No pictures go in the copy; everything else in the records below must be output exactly.

□ □ □

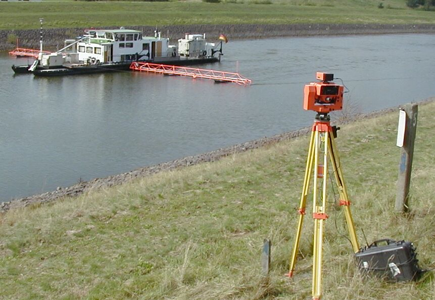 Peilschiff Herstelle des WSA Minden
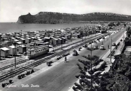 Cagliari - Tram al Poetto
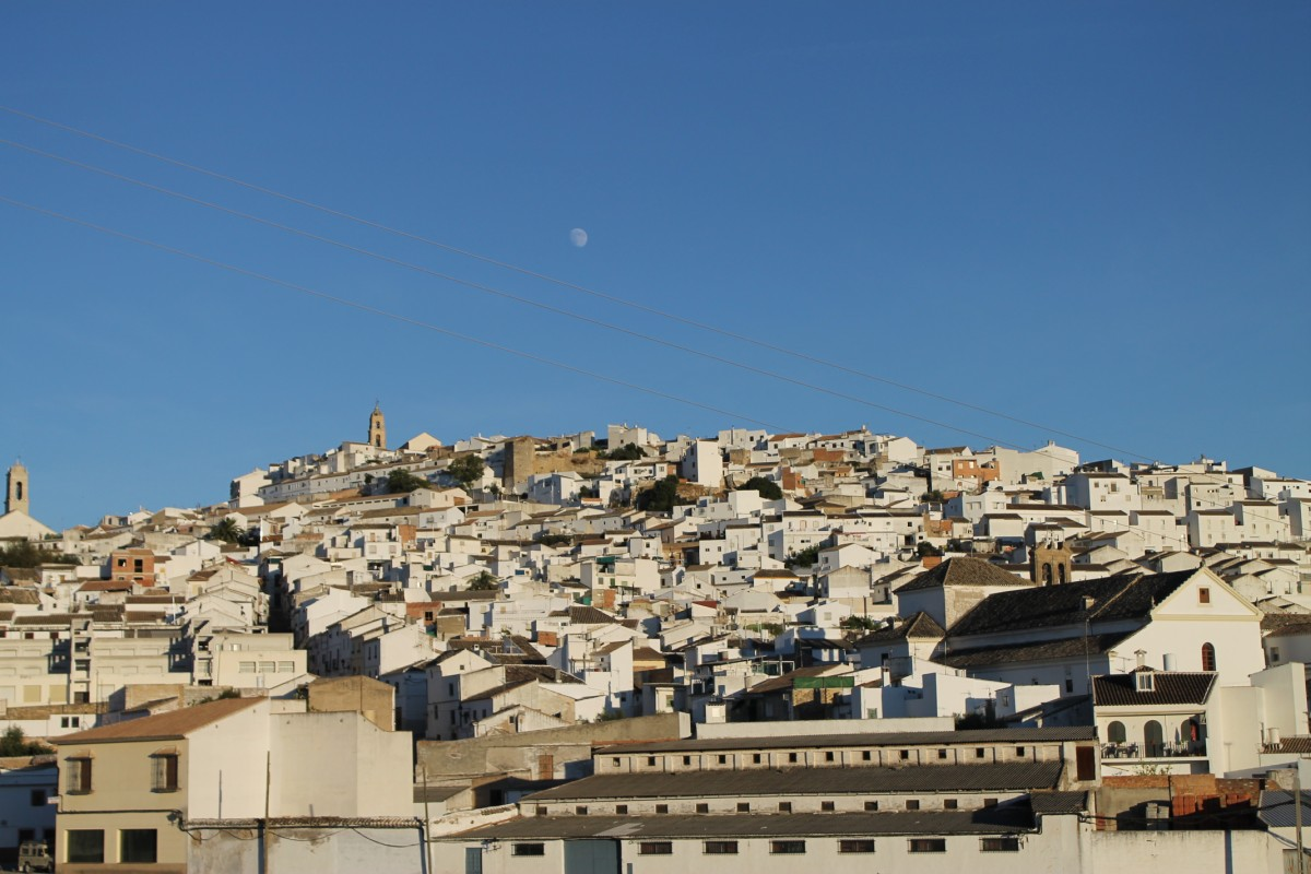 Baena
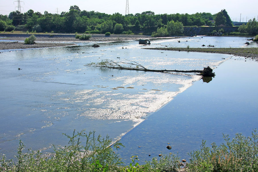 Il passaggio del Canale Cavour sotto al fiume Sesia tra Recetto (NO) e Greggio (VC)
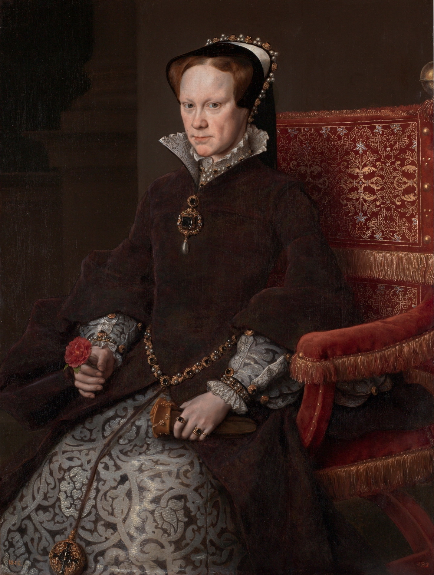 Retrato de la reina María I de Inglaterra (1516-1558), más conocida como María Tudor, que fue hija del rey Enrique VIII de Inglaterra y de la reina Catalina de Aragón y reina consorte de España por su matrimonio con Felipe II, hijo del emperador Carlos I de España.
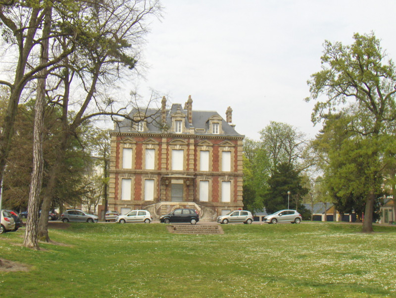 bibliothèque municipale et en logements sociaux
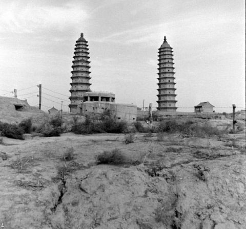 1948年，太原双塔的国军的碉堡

□ □ □

■ Response to the task ■
 Peilschiff Herstelle des WSA Minden
 Cagliari - Tram al Poetto
 Baena
 Il passaggio del Canale Cavour sotto al fiume Sesia tra Recetto (NO) e Greggio (VC)
 Retrato de la reina María I de Inglaterra (1516-1558), más conocida como María Tudor, que fue hija del rey Enrique VIII de Inglaterra y de la reina Catalina de Aragón y reina consorte de España por su matrimonio con Felipe II, hijo del emperador Carlos I de España.
 bibliothèque municipale et en logements sociaux
 1948年，太原双塔的国军的碉堡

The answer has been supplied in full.